Predictive power of MCT: Numerics and Finite size scaling for a mean field spin glass

TL;DR

This paper critically tests Mode Coupling Theory predictions in a mean field spin glass model, revealing partial validation and highlighting the impact of finite size effects and sample fluctuations on the theory's applicability.

Contribution

It provides a detailed numerical analysis of MCT in a fully connected spin glass model, introducing a modified finite size scaling approach for disordered systems.

Findings

Some MCT predictions are verified, others are violated.

Strong pre-asymptotic effects influence the results.

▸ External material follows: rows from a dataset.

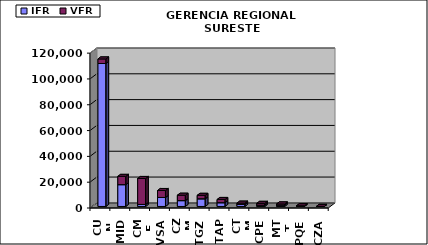
| Category | IFR | VFR |
|---|---|---|
| CUN | 110773 | 3530 |
| MID | 16913 | 6389 |
| CME | 1586 | 20074 |
| VSA | 6968 | 5375 |
| CZM | 4533 | 4164 |
| TGZ | 5966 | 2652 |
| TAP | 2923 | 2484 |
| CTM | 1644 | 923 |
| CPE | 1057 | 1345 |
| MTT | 1082 | 881 |
| PQE | 210 | 317 |
| CZA | 0 | 0 |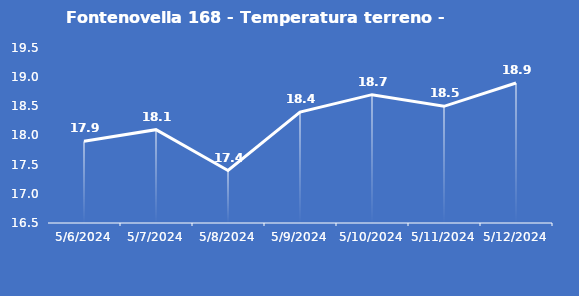
| Category | Fontenovella 168 - Temperatura terreno - Grezzo (°C) |
|---|---|
| 5/6/24 | 17.9 |
| 5/7/24 | 18.1 |
| 5/8/24 | 17.4 |
| 5/9/24 | 18.4 |
| 5/10/24 | 18.7 |
| 5/11/24 | 18.5 |
| 5/12/24 | 18.9 |

Standard FSS fails due to sample fluctuations, leading to a new modified FSS.

Abstract

The aim of this paper is to test numerically the predictions of the Mode Coupling Theory (MCT) of the glass transition and study its finite size scaling properties in a model with an exact MCT transition, which we choose to be the fully connected Random Orthogonal Model. Surprisingly, some predictions are verified while others seem clearly violated, with inconsistent values of some MCT exponents. We show that this is due to strong pre-asymptotic effects that disappear only in a surprisingly narrow region around the critical point. Our study of Finite Size Scaling (FSS) show that standard theory valid for pure systems fails because of strong sample to sample fluctuations. We propose a modified form of FSS that accounts well for our results. {\it En passant,} we also give new theoretical insights about FSS in disordered systems above their upper critical dimension. Our conclusion is that the quantitative predictions of MCT are exceedingly difficult to test even for models for which MCT is exact. Our results highlight that some predictions are more robust than others. This could provide useful guidance when dealing with experimental data.